The summary says: “We are presenting the novel process of 3D printing ballistic projectiles from quartz sand, followed by launching with an air cannon. It describes the technology’s achievements, challenges, and proposed implementations. The 3D-printed sand projectiles reached speeds in excess of 170 m / s, which resulted in measurable damage to individual Kevlar plates. Other flight parameters such as yaw and turn were recorded, which led to observations on the design and shape of the projectiles. It was found that one design performed better in terms of speed, rotation, and impact. The technology has the potential to disrupt the protective equipment sector by providing a controlled means of assessing natural fragmentation damage. “
You can read the full research paper here.
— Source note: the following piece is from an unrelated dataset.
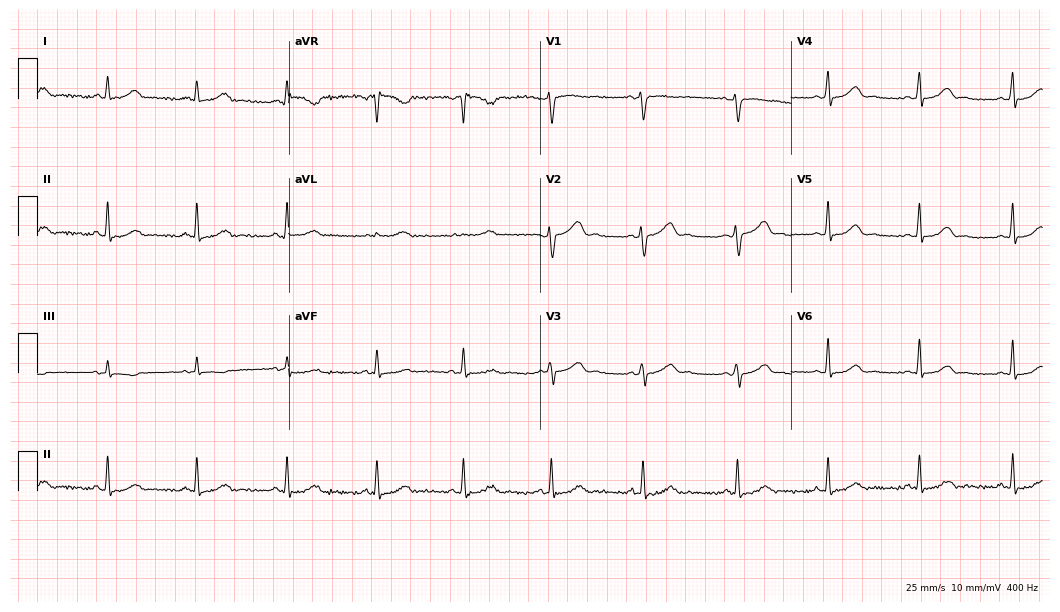
Electrocardiogram (10.2-second recording at 400 Hz), a 34-year-old woman. Of the six screened findings (first-degree AV block, right bundle branch block, left bundle branch block, sinus bradycardia, atrial fibrillation, sinus tachycardia), none is recorded.

voxeljet case study on a 3D printed coral running shoe
According to a case study by voxeljet, sales of sneakers are expected to rise to 91 billion euros by 2025. However, the shoe industry continues to face problems such as sustainability, customization and automation. Shoe designer Shun Pin Pek, who studied product design at Nanyang Technology University and focused specifically on shoe design at the Pensole Design Academy in the United States, bought his first 3D printer in 2017 and saw the many possibilities that technology has for making shoes offers. including geometric freedom and CAD data. He was inspired by the environment and came up with the idea for his “Coral Runner” shoe concept, as coral and 3D printing follow a similar growth strategy. He opted for voxeljet’s High Speed Sintering (HSS) 3D printing process to create an initial polymer prototype of the shoe, which consists of a single element without adhesives, fasteners or seams. The Coral Runner prototype has a simple design reinforced by the coral-like tubular structures and was 3D printed in elastic TPU material from Covestro.
“The big advantage of 3D printing is both on-demand production and the one-to-one transfer of the digital model into a real object,” said Shun Ping Pek. “While the Coral Runner could theoretically also be manufactured using conventional production techniques such as injection molding, this route would have been very difficult due to the uniform design. HSS technology offers the ideal solution. “
Google ATAP Designing 3D Printable Technical Experiences
Google’s Advanced Technology and Projects (ATAP) research and development laboratory group works to solve problems that often use 3D printing such as Stratasys PolyJet technology to solve them. The Group’s Jacquard from Google is a portable platform that integrates the digital into everyday life without disturbing the user. It includes an app as well as a small 3D printed physical label that can be fitted to soft goods such as a backpack or jacket to give the wearer an interactive digital experience without having to hold a device. Instead, you can answer a call, take a photo or pause your music with a simple tap or swipe on the jacket sleeve. Thanks to the versatile PolyJet multi-material 3D printing and KeyShot 10 rendering software, the team was able to merge a product pipeline for soft and hard goods, using flexible, Pantone-validated color materials to simulate surface textures.
“Printers are really catching up with how designers think about design and materials. The future is coming much faster than expected, and at Google ATAP we are building the capabilities to predict what’s possible, ”said Bryan Allen, technical program manager and head of ATAP Lab.